Settimana Ciclistica Lombarda

Race details
- Date: Early April
- Region: Lombardy, Italy
- English name: Lombardic Cycling Week
- Local name(s): Settimana Ciclistica Lombarda (in Italian)
- Discipline: Road race
- Type: Stage race
- Web site: www.settimanaciclisticalombarda.it

History
- First edition: 1970
- Editions: 42
- Final edition: 2013
- First winner: Giuliano Marcuzzi (ITA)
- Most wins: Pavel Tonkov (RUS) (3 wins)
- Final winner: Patrik Sinkewitz (GER)

= Settimana Ciclistica Lombarda =

The Settimana Ciclistica Lombarda (Lombardic Cycling Week) was an Italian cycle road race.

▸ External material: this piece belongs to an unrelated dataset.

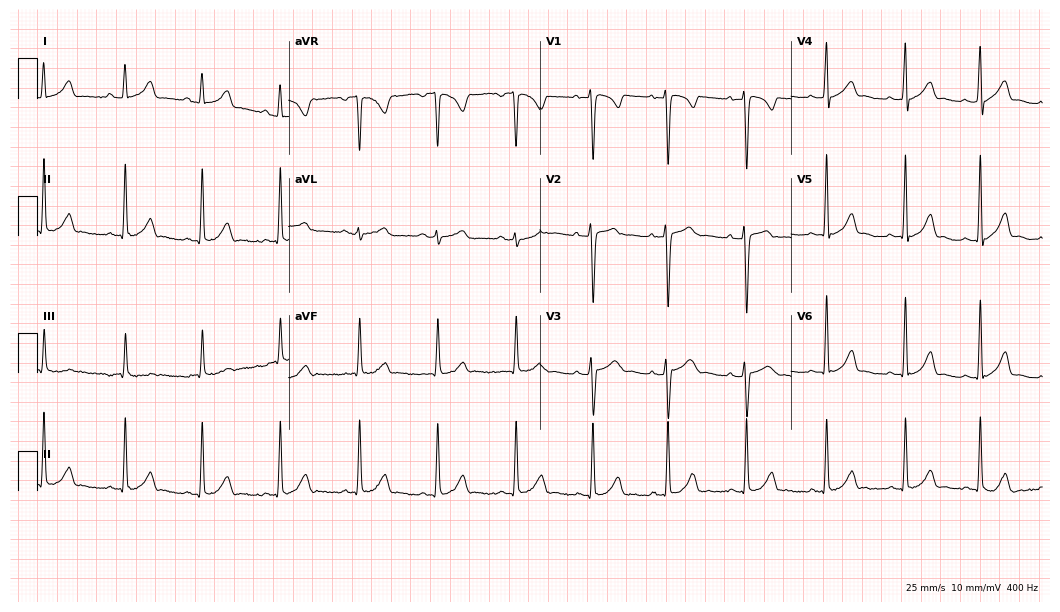
12-lead ECG from a 25-year-old female. Recorded interpretation: within normal limits.

In 2007, the race was organised as a 2.1 event on the UCI Europe Tour, previously being a 2.2 race. It was previously known as Giro Ciclistico Bergamasco and Settimana Ciclistica Bergamasca.

While usually held in the Spring, the 2011 edition was held in late August. The 2012 edition was cancelled after several sponsors withdrew. When the race returned to the Europe Tour calendar in 2013, it was held in September. That was the last edition of the race.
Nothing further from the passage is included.